Technically Speaking — Group Chat and General Chat Engineering
Twitch Engineering is very excited about our new Group Chat feature — not only because it’s friggin’ awesome, but also because we have been using it to facilitate broader improvements to our chat architecture. These changes are aimed at improving our QoS — we hate dropped messages as much as you. For this post, I’d like to give an overview of some of the things we’ve been doing to improve overall chat reliability over the past few months.
One of Twitch Engineering’s long-term goals is to move away from a monolithic Ruby on Rails application toward a Service Oriented Architecture, where each feature of the site is a separate component. Our Group Chat design facilitates this drive by creating a new service that will warehouse all chat data (mod lists, Chat colors, etc), data that has historically existed in databases owned by our Rails system. This data migration is currently a work-in-progress.
This new data separation means that chat remains unaffected when Rails is hit hard. To illustrate why this is important, you can see the correlation between Rails and chat performance impulses in the following graphs (chat => Rails requests on the left, internal chat timings on the right — all in milliseconds):
Analysis of our data shows that load spikes in non-chat related parts of the site have a direct impact on the chat system. Thus separating our chat data from our Rails data will improve chat reliability and help us focus on solving other performance issues.
We’ve also been integrating new build systems and instrumentation tools that have been developed by other Twitch engineers. Our new build system uses virtual machines, allowing us to easily build and test in environments identical to our production boxes.
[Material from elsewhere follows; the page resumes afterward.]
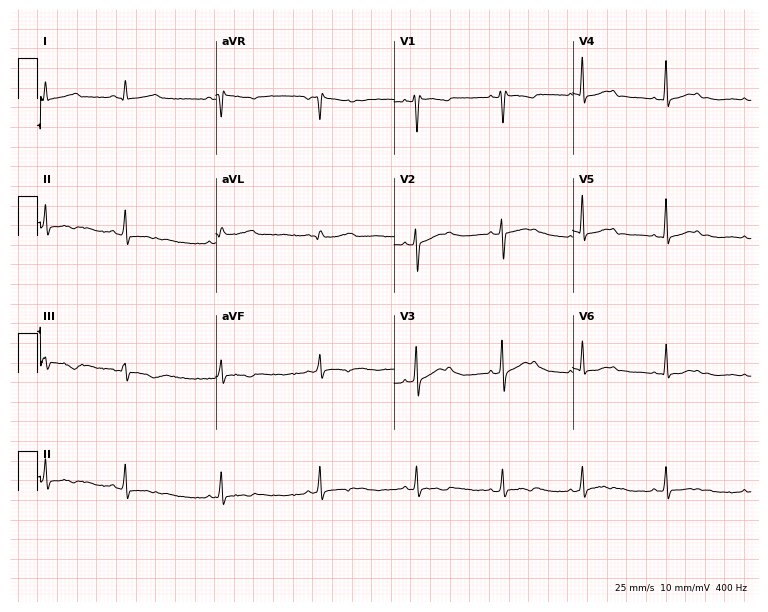
Electrocardiogram (7.3-second recording at 400 Hz), a 19-year-old female patient. Of the six screened findings (first-degree AV block, right bundle branch block (RBBB), left bundle branch block (LBBB), sinus bradycardia, atrial fibrillation (AF), sinus tachycardia), none is recorded. Only these six findings were labelled.

This lets us debug faster and more reliably. This new system is also starting to be used by other engineering teams at Twitch.
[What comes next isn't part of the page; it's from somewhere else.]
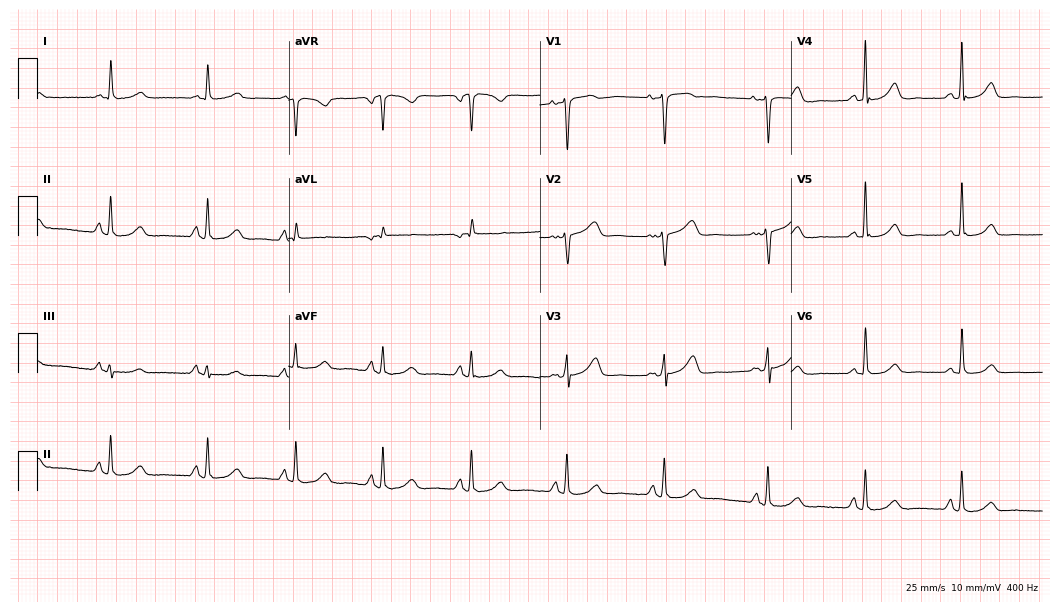
Electrocardiogram, a 61-year-old woman. Overall reading on record: normal ECG.

We’ve also integrated a tool which allows us to trace individual messages through our entire chat pipeline, helping us to correlate system bottlenecks with usage patterns. Integrating this tool into our chat system allows us to work more efficiently in the long-run and lets us have more insight into how the system behaves under various conditions.
Of course, there is also the question that’s on everyone’s mind: how do we prevent another “Twitch Plays Pokémon” scenario, where chat breaks down completely due to huge spikes in load? We’re using a separate cluster of machines to handle all Group Chat messages, similar to how our Event Chat cluster is separate from our primary chat cluster (however, there’s an even greater degree of separation here).
While multiple clusters work well for Group/Event Chat, our more general strategy for dealing with these kinds of massive load spikes going forward is to artificially duplicate our chat traffic. The idea is that if we artificially double traffic to our backend, then we must design our system to handle twice the load that we need to handle. If we get a sudden surge of load, we can automatically reduce this artificial traffic to accommodate the load spike while we work towards expanding capacity even further — all without affecting QoS.
We’ve also made many other improvements: rewriting Python code in Go for improved performance, tweaking server and database configurations, smarter caching strategies, and of course various bug fixes. We’re excited to elevate our Chat QoS even further in the coming months, and we hope you enjoy Group Chat!